Hysteroscopic adhesiolysis is the treatment of choice for the management of intrauterine adhesions. When the adhesions are thin and filmy in nature, blunt dissection with the leading edge of the hysteroscope often is sufficient to achieve their lysis. Thicker adhesions must be divided with scissors, electrosurgical instruments, or with a fiberoptic laser. No one method appears to offer a distinct advantage over others.5 Adhesiolysis is usually performed as an outpatient procedure under general or epidural anesthesia. Office-based operative hysteroscopy using modern 3-mm multichannel instruments under local anesthesia is also possible, but proper patient selection is essential to success and to minimize operative complications.19,27
Restoration of normal anatomy (93%) and endometrial function (95%) generally can be achieved with hysteroscopic surgery.28 The likelihood of success relates to the appearance of the endometrium as observed with preoperative TVS and on the extent and character of the adhesions.12,29
In severe cases in which the uterine cavity has been obliterated or is very narrow and fibrotic, a number of adjuvant methods have been described that may improve results and minimize the risk of uterine perforation.30,31,32,33,34,35 Operative hysteroscopy can be performed under the control of simultaneous abdominal ultrasound31 or laparoscopy in efforts to better-define the correct plane for dissection.. Recently, use of a specially designed laparoscopic ultrasound probe, introduced through a 10-mm abdominal port, has been described to achieve the same purpose.33 Alternatively, pressure lavage with normal saline under ultrasound guidance may be used to effectively hydrodissect intrauterine adhesions that are not particularly dense or extensive.34 Effective lysis of intrauterine adhesions can also be accomplished with scissors or a balloon catheter under fluoroscopic control and local or intravenous anesthesia.35
Various adjuvant therapies designed to improve outcomes after intrauterine adhesiolysis have been described. However, such descriptions are largely limited to case series and few randomized controlled trials (RCT) have been conducted to assess their efficacy.

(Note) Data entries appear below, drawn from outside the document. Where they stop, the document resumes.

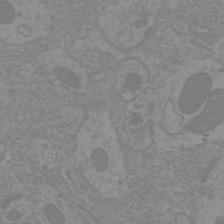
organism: Mouse
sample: Cortical neurons
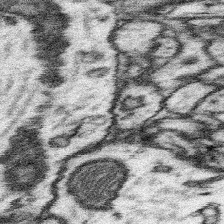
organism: Mouse
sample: Somatosensory cortex neuropil
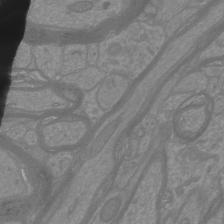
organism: Mouse
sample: Cortical neurons
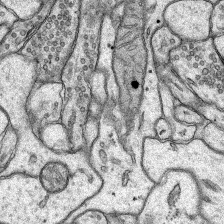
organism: Rat
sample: Hippocampus
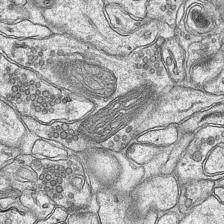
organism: Mouse
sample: CA1 Hippocampus

Vaginal misoprostol 200-mg has been advocated to soften the cervix before operative hysteroscopy and one recent RCT indicates that such treatment can eliminate the need for mechanical dilation and thereby reduce the risk of operative complications.36
To prevent recurrence of intrauterine adhesions after effective lysis, an 8-French pediatric Foley catheter with a 3-mL balloon can be inserted into the uterus and left in place for 7 to 10 after surgery.7,37
Although postoperative treatment with antibiotics for prevention of endometritis and exogenous estrogen supplementation to stimulate rapid endometrial regeneration are frequently used if efforts to improve outcomes, there is no objective evidence to demonstrate the effectiveness of these adjuvant treatments.37 Oral doxycycline 100-mg twice daily is commonly prescribed for the interval during which an intrauterine catheter is in place. Oral conjugated equine estrogens, 1.25 to 2.5 mg daily, are often prescribed for an interval of up to 30 days after surgery, in combination with oral medroxyprogesterone acetate, 10 mg daily, during the last 10 days of exogenous estrogen treatment.
Insertion of an intrauterine device (IUD) immediately after adhesiolysis has been used successfully to prevent recurrence of adhesions,7 but has fallen from favor in the United States in recent years.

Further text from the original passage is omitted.